The Calhoun Shot
- Date: April 14, 1993
- Venue: Chicago Stadium
- Location: Chicago, Illinois, US;
- Also known as: The Immaculate Connection
- Type: Promotional event
- Budget: $1 million
- Organized by: Chicago Bulls; Coca-Cola; Lettuce Entertain You;
- Participants: Don Calhoun

= The Calhoun Shot =

Basketball shot made in a 1993 game

The Calhoun Shot, also known as the Immaculate Connection, was a basketball shot made by spectator Don Calhoun during a timeout in the third quarter of the Chicago Bulls–Miami Heat game on April 14, 1993, in Chicago, Illinois, United States. The shot was part of a promotion that offered one million dollars to any fan who could make a 75-foot shot through the basket from the free-throw line at the opposite end of the court. At the time, Calhoun's shot was reportedly the first time anyone had ever made a three-quarters promotional shot. However, a spectator had succeeded in this shot in 1989, winning a car.

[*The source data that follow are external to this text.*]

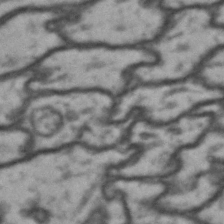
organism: Drosophila
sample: Brain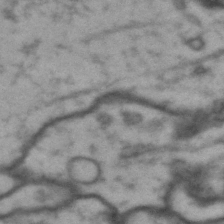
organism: Drosophila
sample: Brain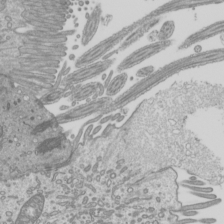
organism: Mouse
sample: Cilia; mouse epididymis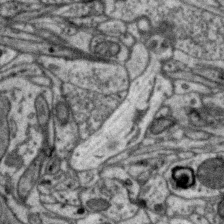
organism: Zebra finch
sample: Brain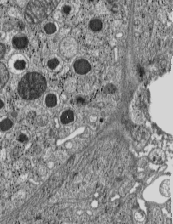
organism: C57BL Mouse
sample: Pancreatic islet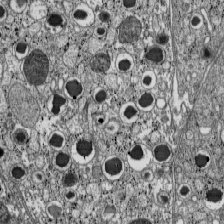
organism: C57BL Mouse
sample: Pancreatic islet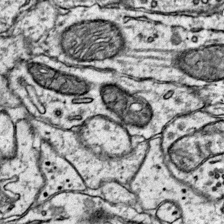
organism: Mouse
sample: Primary visual cortex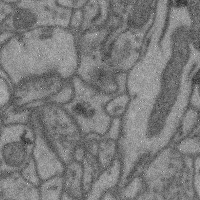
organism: Mouse
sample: Cerebral cortex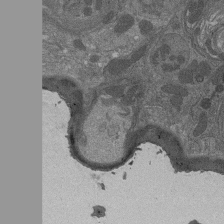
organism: Drosophila
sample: Antenna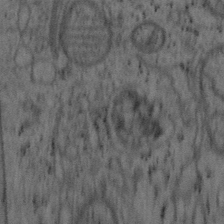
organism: Human
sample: HeLa cells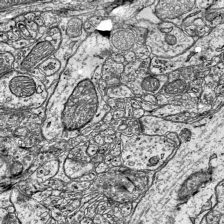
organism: Mouse
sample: Visual Cortex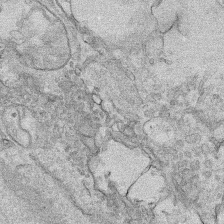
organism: Human
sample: Mitochondria in HCT116 cells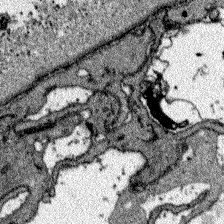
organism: Zebrafish
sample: Larval olfactory bulb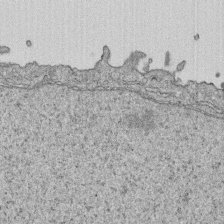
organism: Human
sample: HeLa cell HIV synapse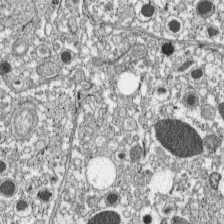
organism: C57BL Mouse
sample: Pancreatic islet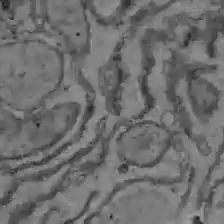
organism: C57BL Mouse
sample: Liver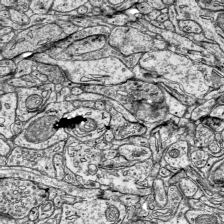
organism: Mouse
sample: Visual Cortex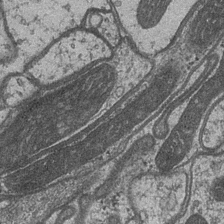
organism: Drosophila
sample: Optic medulla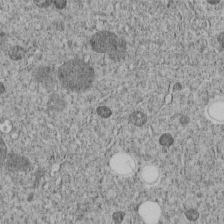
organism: C. elegans
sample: C. elegans embryo early stage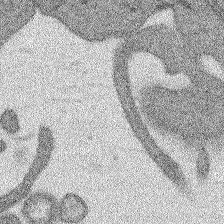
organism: Human
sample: HeLa cells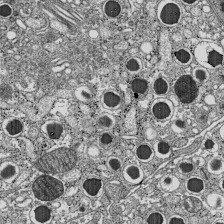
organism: C57BL Mouse
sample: Pancreatic islet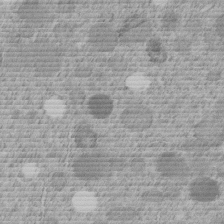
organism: C. elegans
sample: C. elegans embryo early stage

The insurance company that was required to make the payoff, American Hole 'N One Inc, voided the payment because Calhoun had played college basketball, a violation of the rules. However, the sponsors of the event, Coca-Cola, the Lettuce Entertain You restaurant group, and the Bulls, pledged to cover the prize if the insurance company would not. As a result, Calhoun got $50,000 a year over the next 20 years. The insurance company still benefited from the publicity. The shot, and news coverage it gained, are credited with the rise of similar promotions during sporting events.

==Contestant==
Don Calhoun was, at the time, an office supplies salesman. He had played basketball for Bloomington High School and later Triton College during the 1988–1989 season. Following the shot, he signed a one-year contract with the Harlem Globetrotters.

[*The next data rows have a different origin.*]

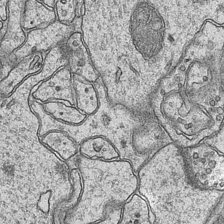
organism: Mouse
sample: CA1 Hippocampus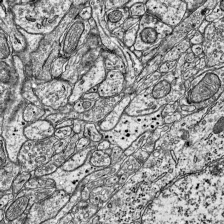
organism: Mouse
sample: Visual Cortex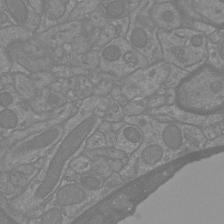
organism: Mouse
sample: Cortical neurons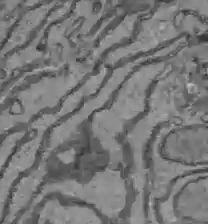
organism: C57BL Mouse
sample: Liver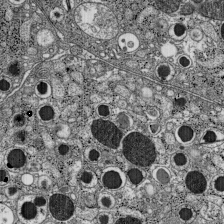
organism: C57BL Mouse
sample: Pancreatic islet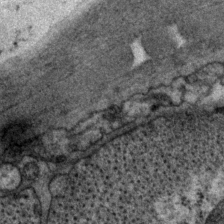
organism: P. pacificus
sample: Pharynx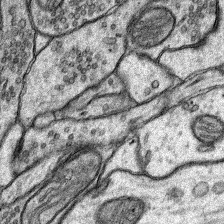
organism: Rat
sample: Hippocampus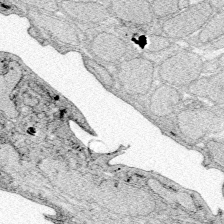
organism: Zebrafish
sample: Whole-Brain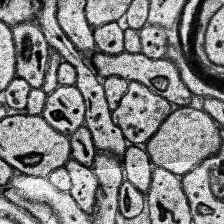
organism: Human
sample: Temporal Lobe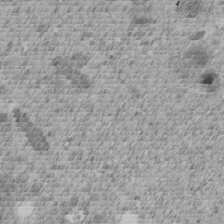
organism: C. elegans
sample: C. elegans embryo early stage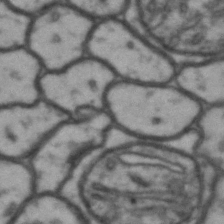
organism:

He later continued to work with office supplies, earning approximately $38,000 (after taxes) every year until 2013. He characterized the money as nice, but not something that made him feel rich. Thirty years after making the shot, Calhoun lives in the Midwest, and has four children, one of whom became the first in his family to earn a college degree, and later a medical degree, partly thanks to his father's prize money.

As of 2023, the ball that was used to make the shot is in the possession of Calhoun's son, Dr. Clarence Calhoun II.